__What is needed__.
Give back exactly the lines of the data below, starting with the line that has "5733 | 5499 |" and going on through the line that has "5867 | 5982 |".
(Data provided Opens)
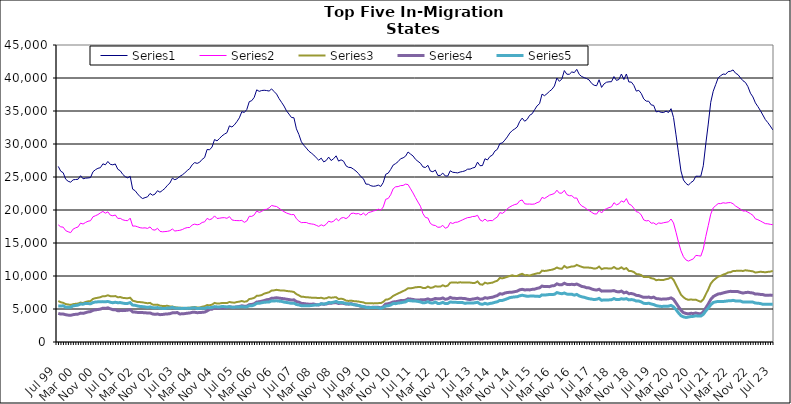
| Category | Series 0 | Series 1 | Series 2 | Series 3 | Series 4 |
|---|---|---|---|---|---|
| Jul 99 | 26605 | 17749 | 6209 | 4339 | 5471 |
| Aug 99 | 25882 | 17447 | 6022 | 4228 | 5444 |
| Sep 99 | 25644 | 17401 | 5941 | 4237 | 5488 |
| Oct 99 | 24669 | 16875 | 5751 | 4134 | 5279 |
| Nov 99 | 24353 | 16701 | 5680 | 4073 | 5260 |
| Dec 99 | 24218 | 16570 | 5619 | 4042 | 5269 |
| Jan 00 | 24574 | 17109 | 5736 | 4142 | 5485 |
| Feb 00 | 24620 | 17295 | 5789 | 4192 | 5530 |
| Mar 00 | 24655 | 17436 | 5826 | 4226 | 5590 |
| Apr 00 | 25195 | 18009 | 5980 | 4375 | 5748 |
| May 00 | 24730 | 17875 | 5897 | 4337 | 5729 |
| Jun 00 | 24825 | 18113 | 6070 | 4444 | 5853 |
| Jul 00 | 24857 | 18294 | 6163 | 4555 | 5824 |
| Aug 00 | 24913 | 18376 | 6199 | 4603 | 5788 |
| Sep 00 | 25792 | 18971 | 6529 | 4804 | 5976 |
| Oct 00 | 26106 | 19135 | 6643 | 4870 | 6058 |
| Nov 00 | 26315 | 19306 | 6705 | 4926 | 6085 |
| Dec 00 | 26415 | 19570 | 6793 | 4991 | 6096 |
| Jan 01 | 26995 | 19781 | 6942 | 5122 | 6119 |
| Feb 01 | 26851 | 19519 | 6948 | 5089 | 6090 |
| Mar 01 | 27352 | 19720 | 7080 | 5180 | 6143 |
| Apr 01 | 26918 | 19221 | 6943 | 5020 | 6020 |
| May 01 | 26848 | 19126 | 6924 | 4899 | 5950 |
| Jun 01 | 26974 | 19241 | 6959 | 4895 | 6019 |
| Jul 01 | 26172 | 18725 | 6778 | 4737 | 5951 |
| Aug 01 | 25943 | 18736 | 6810 | 4757 | 5973 |
| Sep 01 | 25399 | 18514 | 6688 | 4753 | 5895 |
| Oct 01 | 25050 | 18415 | 6650 | 4780 | 5833 |
| Nov 01 | 24873 | 18381 | 6631 | 4826 | 5850 |
| Dec 01 | 25099 | 18765 | 6708 | 4898 | 5969 |
| Jan 02 | 23158 | 17561 | 6261 | 4560 | 5595 |
| Feb 02 | 22926 | 17573 | 6162 | 4531 | 5560 |
| Mar 02 | 22433 | 17452 | 6052 | 4481 | 5458 |
| Apr 02 | 22012 | 17314 | 6046 | 4458 | 5380 |
| May 02 | 21733 | 17267 | 6007 | 4452 | 5358 |
| Jun 02 | 21876 | 17298 | 5933 | 4444 | 5315 |
| Jul 02 | 21997 | 17209 | 5873 | 4383 | 5243 |
| Aug 02 | 22507 | 17436 | 5929 | 4407 | 5315 |
| Sep 02 | 22244 | 17010 | 5672 | 4248 | 5192 |
| Oct 02 | 22406 | 16952 | 5625 | 4191 | 5167 |
| Nov 02 | 22922 | 17223 | 5663 | 4242 | 5221 |
| Dec 02 | 22693 | 16770 | 5499 | 4142 | 5120 |
| Jan 03 | 22964 | 16694 | 5463 | 4166 | 5089 |
| Feb 03 | 23276 | 16727 | 5461 | 4226 | 5077 |
| Mar 03 | 23736 | 16766 | 5486 | 4251 | 5145 |
| Apr 03 | 24079 | 16859 | 5389 | 4289 | 5145 |
| May 03 | 24821 | 17117 | 5378 | 4415 | 5254 |
| Jun 03 | 24592 | 16812 | 5273 | 4426 | 5135 |
| Jul 03 | 24754 | 16875 | 5226 | 4466 | 5124 |
| Aug 03 | 25092 | 16922 | 5181 | 4244 | 5100 |
| Sep 03 | 25316 | 17036 | 5181 | 4279 | 5086 |
| Oct 03 | 25622 | 17228 | 5139 | 4301 | 5110 |
| Nov 03 | 25984 | 17335 | 5175 | 4362 | 5091 |
| Dec 03 | 26269 | 17350 | 5189 | 4396 | 5113 |
| Jan 04 | 26852 | 17734 | 5255 | 4492 | 5152 |
| Feb 04 | 27184 | 17860 | 5301 | 4502 | 5183 |
| Mar 04 | 27062 | 17757 | 5227 | 4443 | 5056 |
| Apr 04 | 27238 | 17840 | 5227 | 4461 | 5104 |
| May 04 | 27671 | 18113 | 5345 | 4493 | 5095 |
| Jun 04 | 27949 | 18201 | 5416 | 4532 | 5103 |
| Jul 04 | 29172 | 18727 | 5597 | 4697 | 5231 |
| Aug 04 | 29122 | 18529 | 5561 | 4945 | 5197 |
| Sep 04 | 29542 | 18678 | 5656 | 4976 | 5237 |
| Oct 04 | 30674 | 19108 | 5922 | 5188 | 5363 |
| Nov 04 | 30472 | 18716 | 5823 | 5106 | 5321 |
| Dec 04 | 30831 | 18755 | 5838 | 5135 | 5312 |
| Jan 05 | 31224 | 18823 | 5906 | 5155 | 5374 |
| Feb 05 | 31495 | 18842 | 5898 | 5168 | 5357 |
| Mar 05 | 31714 | 18738 | 5894 | 5212 | 5313 |
| Apr 05 | 32750 | 18998 | 6060 | 5340 | 5350 |
| May 05 | 32575 | 18504 | 5989 | 5269 | 5276 |
| Jun 05 | 32898 | 18414 | 5954 | 5252 | 5271 |
| Jul 05 | 33384 | 18395 | 6062 | 5322 | 5322 |
| Aug 05 | 33964 | 18381 | 6113 | 5375 | 5316 |
| Sep 05 | 34897 | 18426 | 6206 | 5493 | 5362 |
| Oct 05 | 34780 | 18132 | 6100 | 5408 | 5308 |
| Nov 05 | 35223 | 18332 | 6162 | 5434 | 5314 |
| Dec 05 | 36415 | 19047 | 6508 | 5658 | 5487 |
| Jan 06 | 36567 | 19032 | 6576 | 5688 | 5480 |
| Feb 06 | 37074 | 19257 | 6692 | 5792 | 5616 |
| Mar 06 | 38207 | 19845 | 6993 | 6052 | 5850 |
| Apr 06 | 37976 | 19637 | 7024 | 6101 | 5864 |
| May 06 | 38099 | 19781 | 7114 | 6178 | 5943 |
| Jun 06 | 38141 | 20061 | 7331 | 6276 | 6018 |
| Jul 06 | 38097 | 20111 | 7431 | 6399 | 6046 |
| Aug 06 | 38021 | 20333 | 7542 | 6450 | 6064 |
| Sep 06 | 38349 | 20686 | 7798 | 6627 | 6232 |
| Oct 06 | 37947 | 20591 | 7825 | 6647 | 6216 |
| Nov 06 | 37565 | 20526 | 7907 | 6707 | 6244 |
| Dec 06 | 36884 | 20272 | 7840 | 6648 | 6192 |
| Jan 07 | 36321 | 19984 | 7789 | 6597 | 6151 |
| Feb 07 | 35752 | 19752 | 7799 | 6554 | 6048 |
| Mar 07 | 35025 | 19547 | 7737 | 6487 | 5989 |
| Apr 07 | 34534 | 19412 | 7685 | 6430 | 5937 |
| May 07 | 34022 | 19296 | 7654 | 6353 | 5858 |
| Jun 07 | 33974 | 19318 | 7577 | 6390 | 5886 |
| Jul 07 | 32298 | 18677 | 7250 | 6117 | 5682 |
| Aug 07 | 31436 | 18322 | 7070 | 6034 | 5617 |
| Sep 07 | 30331 | 18087 | 6853 | 5847 | 5500 |
| Oct 07 | 29813 | 18108 | 6839 | 5821 | 5489 |
| Nov 07 | 29384 | 18105 | 6777 | 5769 | 5481 |
| Dec 07 | 28923 | 17949 | 6760 | 5733 | 5499 |
| Jan 08 | 28627 | 17890 | 6721 | 5732 | 5521 |
| Feb 08 | 28328 | 17834 | 6719 | 5749 | 5579 |
| Mar 08 | 27911 | 17680 | 6690 | 5650 | 5614 |
| Apr 08 | 27543 | 17512 | 6656 | 5612 | 5635 |
| May 08 | 27856 | 17754 | 6705 | 5774 | 5798 |
| Jun 08 | 27287 | 17589 | 6593 | 5717 | 5745 |
| Jul 08 | 27495 | 17834 | 6623 | 5761 | 5807 |
| Aug 08 | 28018 | 18309 | 6789 | 5867 | 5982 |
| Sep-08 | 27491 | 18164 | 6708 | 5864 | 5954 |
| Oct 08 | 27771 | 18291 | 6755 | 5942 | 6032 |
| Nov 08 | 28206 | 18706 | 6787 | 5970 | 6150 |
| Dec 08 | 27408 | 18353 | 6505 | 5832 | 5975 |
| Jan 09 | 27601 | 18778 | 6569 | 5890 | 5995 |
| Feb 09 | 27394 | 18863 | 6483 | 5845 | 5936 |
| Mar 09 | 26690 | 18694 | 6273 | 5751 | 5806 |
| Apr 09 | 26461 | 18943 | 6222 | 5735 | 5777 |
| May 09 | 26435 | 19470 | 6272 | 5819 | 5767 |
| Jun 09 | 26187 | 19522 | 6199 | 5700 | 5649 |
| Jul 09 | 25906 | 19408 | 6171 | 5603 | 5617 |
| Aug 09 | 25525 | 19469 | 6128 | 5533 | 5540 |
| Sep 09 | 25050 | 19249 | 6059 | 5405 | 5437 |
| Oct 09 | 24741 | 19529 | 6004 | 5349 | 5369 |
| Nov 09 | 23928 | 19187 | 5854 | 5271 | 5248 |
| Dec 09 | 23899 | 19607 | 5886 | 5261 | 5195 |
| Jan 10 | 23676 | 19703 | 5881 | 5232 | 5234 |
| Feb 10 | 23592 | 19845 | 5850 | 5272 | 5236 |
| Mar 10 | 23634 | 19946 | 5864 | 5278 | 5219 |
| Apr 10 | 23774 | 20134 | 5889 | 5257 | 5201 |
| May 10 | 23567 | 19966 | 5897 | 5172 | 5105 |
| Jun 10 | 24166 | 20464 | 6087 | 5356 | 5237 |
| Jul 10 | 25410 | 21627 | 6417 | 5742 | 5452 |
| Aug 10 | 25586 | 21744 | 6465 | 5797 | 5491 |
| Sep 10 | 26150 | 22314 | 6667 | 5907 | 5609 |
| Oct 10 | 26807 | 23219 | 6986 | 6070 | 5831 |
| Nov 10 | 27033 | 23520 | 7179 | 6100 | 5810 |
| Dec 10 | 27332 | 23551 | 7361 | 6182 | 5898 |
| Jan 11 | 27769 | 23697 | 7525 | 6276 | 5938 |
| Feb 11 | 27898 | 23718 | 7708 | 6267 | 6016 |
| Mar 11 | 28155 | 23921 | 7890 | 6330 | 6081 |
| Apr 11 | 28790 | 23847 | 8146 | 6544 | 6305 |
| May 11 | 28471 | 23215 | 8131 | 6502 | 6248 |
| Jun 11 | 28191 | 22580 | 8199 | 6445 | 6217 |
| Jul 11 | 27678 | 21867 | 8291 | 6368 | 6202 |
| Aug 11 | 27372 | 21203 | 8321 | 6356 | 6146 |
| Sep 11 | 27082 | 20570 | 8341 | 6387 | 6075 |
| Oct 11 | 26528 | 19442 | 8191 | 6402 | 5932 |
| Nov 11 | 26440 | 18872 | 8176 | 6426 | 5968 |
| Dec 11 | 26770 | 18784 | 8401 | 6533 | 6106 |
| Jan 12 | 25901 | 17963 | 8202 | 6390 | 5933 |
| Feb 12 | 25796 | 17718 | 8266 | 6456 | 5900 |
| Mar 12 | 26042 | 17647 | 8456 | 6600 | 6054 |
| Apr 12 | 25239 | 17386 | 8388 | 6534 | 5838 |
| May 12 | 25238 | 17407 | 8401 | 6558 | 5854 |
| Jun 12 | 25593 | 17673 | 8594 | 6669 | 6009 |
| Jul 12 | 25155 | 17237 | 8432 | 6474 | 5817 |
| Aug 12 | 25146 | 17391 | 8536 | 6539 | 5842 |
| Sep 12 | 25942 | 18102 | 8989 | 6759 | 6061 |
| Oct 12 | 25718 | 17953 | 9012 | 6618 | 6027 |
| Nov 12 | 25677 | 18134 | 9032 | 6611 | 6009 |
| Dec 12 | 25619 | 18166 | 8981 | 6601 | 5999 |
| Jan 13 | 25757 | 18344 | 9051 | 6627 | 5989 |
| Feb-13 | 25830 | 18512 | 9001 | 6606 | 5968 |
| Mar-13 | 25940 | 18689 | 9021 | 6577 | 5853 |
| Apr 13 | 26187 | 18844 | 9013 | 6478 | 5925 |
| May 13 | 26192 | 18884 | 9003 | 6431 | 5924 |
| Jun-13 | 26362 | 19013 | 8948 | 6508 | 5896 |
| Jul 13 | 26467 | 19037 | 8958 | 6559 | 5948 |
| Aug 13 | 27253 | 19198 | 9174 | 6655 | 6020 |
| Sep 13 | 26711 | 18501 | 8747 | 6489 | 5775 |
| Oct 13 | 26733 | 18301 | 8681 | 6511 | 5711 |
| Nov 13 | 27767 | 18620 | 8989 | 6709 | 5860 |
| Dec 13 | 27583 | 18320 | 8863 | 6637 | 5740 |
| Jan 14 | 28107 | 18409 | 8939 | 6735 | 5843 |
| Feb-14 | 28313 | 18383 | 8989 | 6779 | 5893 |
| Mar 14 | 28934 | 18696 | 9160 | 6918 | 6015 |
| Apr 14 | 29192 | 18946 | 9291 | 7036 | 6099 |
| May 14 | 30069 | 19603 | 9701 | 7314 | 6304 |
| Jun 14 | 30163 | 19487 | 9641 | 7252 | 6293 |
| Jul-14 | 30587 | 19754 | 9752 | 7415 | 6427 |
| Aug-14 | 31074 | 20201 | 9882 | 7499 | 6557 |
| Sep 14 | 31656 | 20459 | 9997 | 7536 | 6719 |
| Oct 14 | 32037 | 20663 | 10109 | 7555 | 6786 |
| Nov 14 | 32278 | 20825 | 9992 | 7628 | 6831 |
| Dec 14 | 32578 | 20918 | 10006 | 7705 | 6860 |
| Jan 15 | 33414 | 21396 | 10213 | 7906 | 7000 |
| Feb 15 | 33922 | 21518 | 10337 | 7982 | 7083 |
| Mar 15 | 33447 | 20942 | 10122 | 7891 | 7006 |
| Apr-15 | 33731 | 20893 | 10138 | 7906 | 6931 |
| May 15 | 34343 | 20902 | 10053 | 7895 | 6952 |
| Jun-15 | 34572 | 20870 | 10192 | 7973 | 6966 |
| Jul 15 | 35185 | 20916 | 10303 | 8000 | 6949 |
| Aug 15 | 35780 | 21115 | 10399 | 8126 | 6938 |
| Sep 15 | 36109 | 21246 | 10428 | 8207 | 6896 |
| Oct 15 | 37555 | 21908 | 10813 | 8477 | 7140 |
| Nov 15 | 37319 | 21750 | 10763 | 8390 | 7112 |
| Dec 15 | 37624 | 21990 | 10807 | 8395 | 7149 |
| Jan 16 | 37978 | 22248 | 10892 | 8388 | 7201 |
| Feb 16 | 38285 | 22369 | 10951 | 8508 | 7192 |
| Mar 16 | 38792 | 22506 | 11075 | 8547 | 7226 |
| Apr 16 | 39994 | 22999 | 11286 | 8815 | 7487 |
| May 16 | 39488 | 22548 | 11132 | 8673 | 7382 |
| Jun 16 | 39864 | 22556 | 11100 | 8682 | 7315 |
| Jul 16 | 41123 | 22989 | 11516 | 8903 | 7420 |
| Aug 16 | 40573 | 22333 | 11251 | 8731 | 7261 |
| Sep 16 | 40560 | 22162 | 11340 | 8692 | 7216 |
| Oct 16 | 40923 | 22172 | 11456 | 8742 | 7233 |
| Nov 16 | 40817 | 21818 | 11459 | 8685 | 7101 |
| Dec 16 | 41311 | 21815 | 11681 | 8783 | 7203 |
| Jan 17 | 40543 | 21029 | 11524 | 8609 | 6982 |
| Feb 17 | 40218 | 20613 | 11385 | 8416 | 6852 |
| Mar 17 | 40052 | 20425 | 11276 | 8354 | 6775 |
| Apr 17 | 39913 | 20147 | 11297 | 8218 | 6653 |
| May 17 | 39695 | 19910 | 11265 | 8196 | 6552 |
| Jun 17 | 39177 | 19650 | 11225 | 8034 | 6500 |
| Jul 17 | 38901 | 19419 | 11115 | 7923 | 6429 |
| Aug 17 | 38827 | 19389 | 11168 | 7867 | 6479 |
| Sep 17 | 39736 | 19936 | 11426 | 7991 | 6609 |
| Oct 17 | 38576 | 19547 | 11041 | 7708 | 6315 |
| Nov 17 | 39108 | 20013 | 11158 | 7746 | 6381 |
| Dec 17 | 39359 | 20202 | 11185 | 7743 | 6366 |
| Jan 18 | 39420 | 20362 | 11118 | 7736 | 6380 |
| Feb 18 | 39440 | 20476 | 11128 | 7741 | 6407 |
| Mar 18 | 40218 | 21106 | 11362 | 7789 | 6578 |
| Apr 18 | 39637 | 20788 | 11111 | 7642 | 6423 |
| May 18 | 39777 | 20933 | 11097 | 7591 | 6430 |
| Jun 18 | 40602 | 21381 | 11317 | 7721 | 6554 |
| Jul 18 | 39767 | 21189 | 11038 | 7445 | 6489 |
| Aug 18 | 40608 | 21729 | 11200 | 7560 | 6569 |
| Sep 18 | 39395 | 20916 | 10772 | 7318 | 6383 |
| Oct 18 | 39383 | 20724 | 10740 | 7344 | 6429 |
| Nov 18 | 38891 | 20265 | 10605 | 7255 | 6365 |
| Dec 18 | 38013 | 19741 | 10292 | 7069 | 6205 |
| Jan 19 | 38130 | 19643 | 10261 | 7032 | 6203 |
| Feb 19 | 37658 | 19237 | 10132 | 6892 | 6073 |
| Mar 19 | 36831 | 18492 | 9848 | 6766 | 5863 |
| Apr 19 | 36492 | 18349 | 9839 | 6763 | 5827 |
| May 19 | 36481 | 18407 | 9867 | 6809 | 5873 |
| Jun 19 | 35925 | 17998 | 9661 | 6698 | 5761 |
| Jul 19 | 35843 | 18049 | 9598 | 6800 | 5673 |
| Aug 19 | 34870 | 17785 | 9361 | 6577 | 5512 |
| Sep 19 | 34945 | 18038 | 9428 | 6547 | 5437 |
| Oct 19 | 34802 | 17977 | 9385 | 6483 | 5390 |
| Nov 19 | 34775 | 18072 | 9403 | 6511 | 5401 |
| Dec 19 | 34976 | 18140 | 9518 | 6521 | 5419 |
| Jan 20 | 34774 | 18209 | 9594 | 6561 | 5434 |
| Feb 20 | 35352 | 18632 | 9804 | 6682 | 5543 |
| Mar 20 | 34013 | 18041 | 9411 | 6464 | 5330 |
| Apr 20 | 31385 | 16629 | 8666 | 5922 | 4906 |
| May 20 | 28657 | 15123 | 7927 | 5355 | 4419 |
| Jun 20 | 25915 | 13817 | 7164 | 4815 | 3992 |
| Jul 20 | 24545 | 12926 | 6776 | 4457 | 3810 |
| Aug 20 | 24048 | 12443 | 6521 | 4326 | 3720 |
| Sep 20 | 23756 | 12258 | 6386 | 4266 | 3784 |
| Oct 20 | 24166 | 12429 | 6452 | 4347 | 3861 |
| Nov 20 | 24404 | 12597 | 6386 | 4324 | 3883 |
| Dec 20 | 25120 | 13122 | 6420 | 4394 | 3974 |
| Jan 21 | 25111 | 13080 | 6236 | 4304 | 3924 |
| Feb 21 | 25114 | 13015 | 6094 | 4260 | 3930 |
| Mar 21 | 26701 | 14096 | 6455 | 4567 | 4185 |
| Apr 21 | 29998 | 15978 | 7222 | 5164 | 4697 |
| May 21 | 33020 | 17641 | 7969 | 5748 | 5148 |
| Jun 21 | 36320 | 19369 | 8840 | 6450 | 5628 |
| Jul 21 | 37989 | 20320 | 9306 | 6877 | 5984 |
| Aug 21 | 39007 | 20657 | 9615 | 7094 | 6084 |
| Sep 21 | 40023 | 20974 | 9914 | 7277 | 6151 |
| Oct 21 | 40348 | 20966 | 10003 | 7327 | 6140 |
| Nov 21 | 40599 | 21096 | 10203 | 7437 | 6136 |
| Dec 21 | 40548 | 21032 | 10328 | 7532 | 6183 |
| Jan 22 | 40967 | 21106 | 10535 | 7618 | 6237 |
| Feb 22 | 41019 | 21125 | 10579 | 7673 | 6236 |
| Mar 22 | 41220 | 20949 | 10751 | 7660 | 6310 |
| Apr 22 | 40730 | 20602 | 10772 | 7661 | 6221 |
| May 22 | 40504 | 20370 | 10792 | 7636 | 6210 |
| Jun 22 | 40013 | 20127 | 10802 | 7504 | 6199 |
| Jul 22 | 39582 | 19846 | 10761 | 7419 | 6050 |
| Aug 22 | 39321 | 19865 | 10868 | 7487 | 6071 |
| Sep 22 | 38685 | 19666 | 10811 | 7536 | 6074 |
| Oct 22 | 37700 | 19450 | 10764 | 7469 | 6042 |
| Nov 22 | 37133 | 19198 | 10701 | 7425 | 6042 |
| Dec 22 | 36232 | 18659 | 10527 | 7261 | 5898 |
| Jan 23 | 35674 | 18528 | 10578 | 7263 | 5879 |
| Feb 23 | 35072 | 18344 | 10642 | 7211 | 5827 |
| Mar 23 | 34396 | 18133 | 10609 | 7183 | 5713 |
| Apr 23 | 33708 | 17931 | 10559 | 7074 | 5706 |
| May 23 | 33245 | 17904 | 10624 | 7091 | 5712 |
| Jun 23 | 32727 | 17831 | 10663 | 7105 | 5726 |
| Jul 23 | 32148 | 17773 | 10760 | 7058 | 5719 |
(Data provided Closes)
__Output of the exercise__.
| Dec 07 | 28923 | 17949 | 6760 | 5733 | 5499 |
| Jan 08 | 28627 | 17890 | 6721 | 5732 | 5521 |
| Feb 08 | 28328 | 17834 | 6719 | 5749 | 5579 |
| Mar 08 | 27911 | 17680 | 6690 | 5650 | 5614 |
| Apr 08 | 27543 | 17512 | 6656 | 5612 | 5635 |
| May 08 | 27856 | 17754 | 6705 | 5774 | 5798 |
| Jun 08 | 27287 | 17589 | 6593 | 5717 | 5745 |
| Jul 08 | 27495 | 17834 | 6623 | 5761 | 5807 |
| Aug 08 | 28018 | 18309 | 6789 | 5867 | 5982 |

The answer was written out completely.